As we sifted through maps, airfare comparisons, and hotel reviews, David and I would occasionally lock eyes over our laptops and smile in giddy anticipation. I remembered something I’d read about the importance of anticipation by the woman who wrote The Happiness Project: “By having something to look forward to, no matter what your circumstances, you bring happiness into your life well before the event actually takes place.”

To others, Santa Fe and Iceland might seem to be opposite experiences, but the two destinations had one important thing in common: they each fit our fairly narrow criteria for preferred travel spots. David and I want to visit interesting and unique locations that are known to be clean and safe with few bugs. We’re uninterested in heat and humidity (partly because such a climate is a big draw for creepy crawlies, but also because it’s downright uncomfortable).

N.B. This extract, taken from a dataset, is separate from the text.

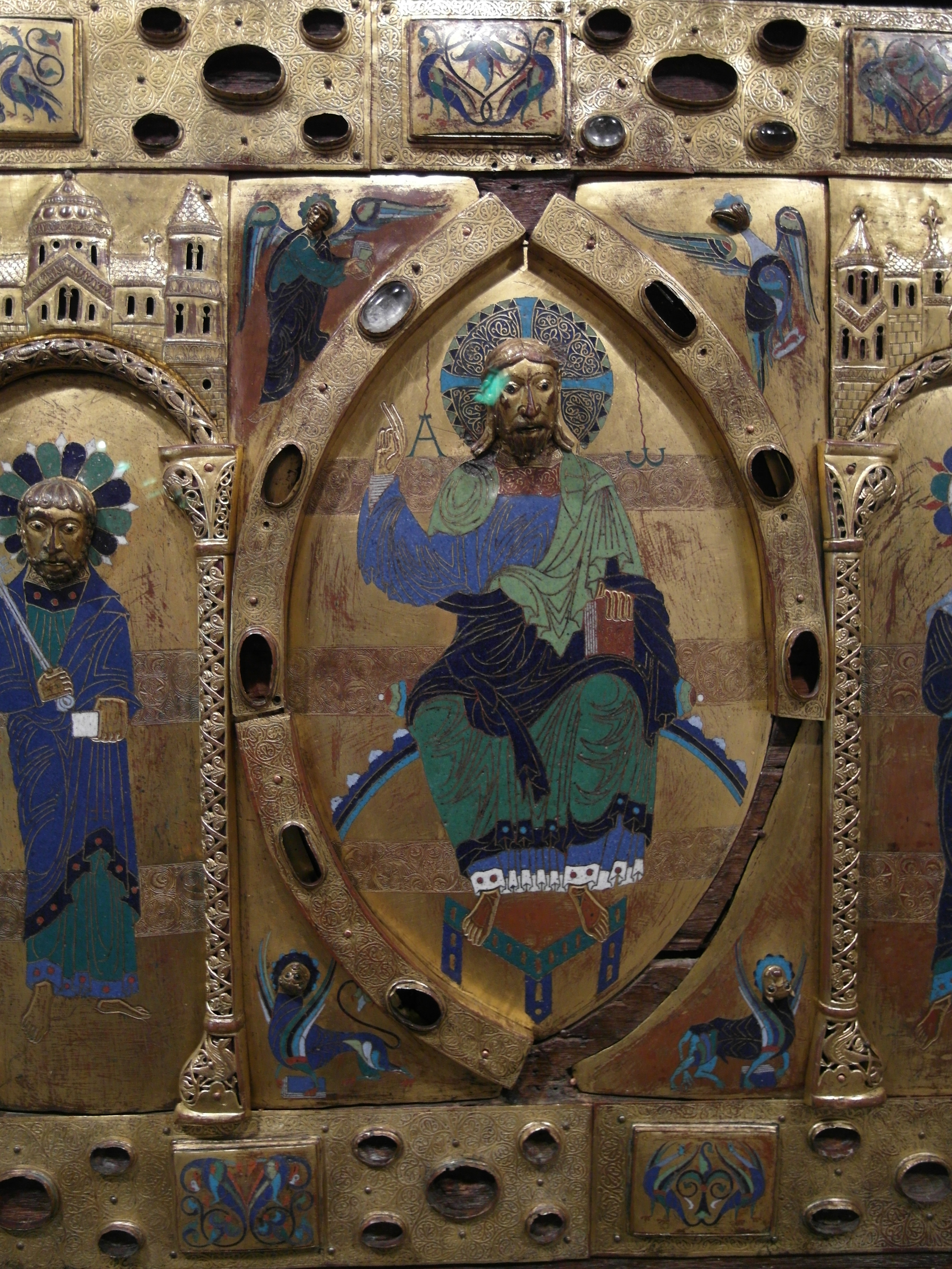 Urna de Santo Domingo, taller de Silos, hacia 1165-1170. Del monasterio de Santo Domingo de Silos. Museo de Burgos.

After an hour of spirit-raising travel research, David and I met up with our friend Mellie at the Rose Wine Pub. The three of us were sitting at the bar when Mel announced that she was thinking of moving to Nicaragua. “What? Why?” I shrieked. The bartender chuckled, presumably at the level of outrage in my voice. “I mean,” I said, in a calmer tone, “I thought you said you weren’t a fan of the bugs and humidity in Thailand. And in Nicaragua, there’s malaria, typhoid...I read somewhere that you could get hepatitis A from the water there.”

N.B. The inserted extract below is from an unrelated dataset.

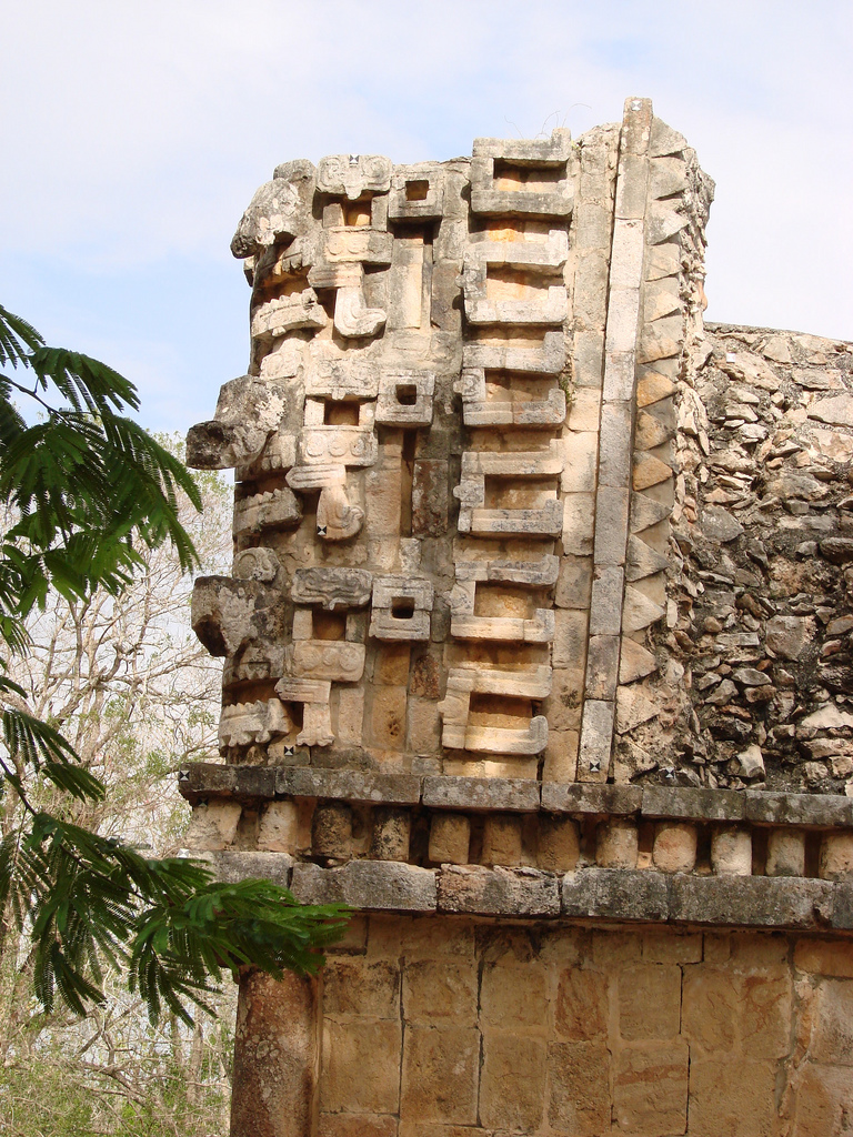 Xlapak, Yucatán, México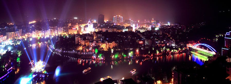 贵州省铜仁市碧江区夜景航拍

“It’s cheaper than anywhere else,” Mel answered. “And I didn’t love the heat and bugs in Thailand, but I had a good time. I could get used to things in Nicaragua.”

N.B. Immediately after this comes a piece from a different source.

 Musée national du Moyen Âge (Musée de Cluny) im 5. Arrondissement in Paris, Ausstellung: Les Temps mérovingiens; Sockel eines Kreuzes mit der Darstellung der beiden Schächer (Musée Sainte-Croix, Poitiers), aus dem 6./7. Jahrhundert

I thought of all of the nightmarish creatures I knew to reside in Central and South America; of friends’ recounted tales of dysentery. But I like being supportive of my friends’ goals and adventures, so after I stopped reeling from the broadside, I quickly added, “Well, whatever you decide, I’m sure it’ll be awesome.”

It was then that I remembered Mel had gone to Australia, by herself. Australia: the barren land of blood-curdling beasties whose only purpose on this planet, as I understand it, is to terrorize and torture other living things: snakes, spiders, sharks, even the jelly fish are out to get you, all for the enjoyment of watching you suffer. Also, the spiders there can swim.

I understood my friend’s urge to visit exotic locales, but not to live there. David and I have long been toying with the idea of renting a place in the French or Italian countryside for three to six months out of the year, but it remains a “someday” kind of plan.

“Santa Fe is going to happen regardless,” I said once David and I were back home. “It’s too easy not to just do it. But that doesn’t mean we can’t do Iceland, too. Look at these pictures I found.” I showed David my screen, on which I’d clipped images of ice caves, emerald-green hillsides, thermal lagoons, volcanoes, and majestic waterfalls. “Fire, ice — this place looks like the backdrop to a fantasy movie,” I said.

“And don’t forget the Northern Lights!” David said. “Just like in the movie Frozen. You’d love that.”

He was right. I couldn’t resist something as magical and Disney-esque as the Aurora Borealis. “It’s settled, then,” I said as I grabbed David’s hand and gave it a squeeze. I smiled at the image forming in my mind — me as the Snow Queen, wrapped in a soft parka, standing atop a glacier, and petting a reindeer.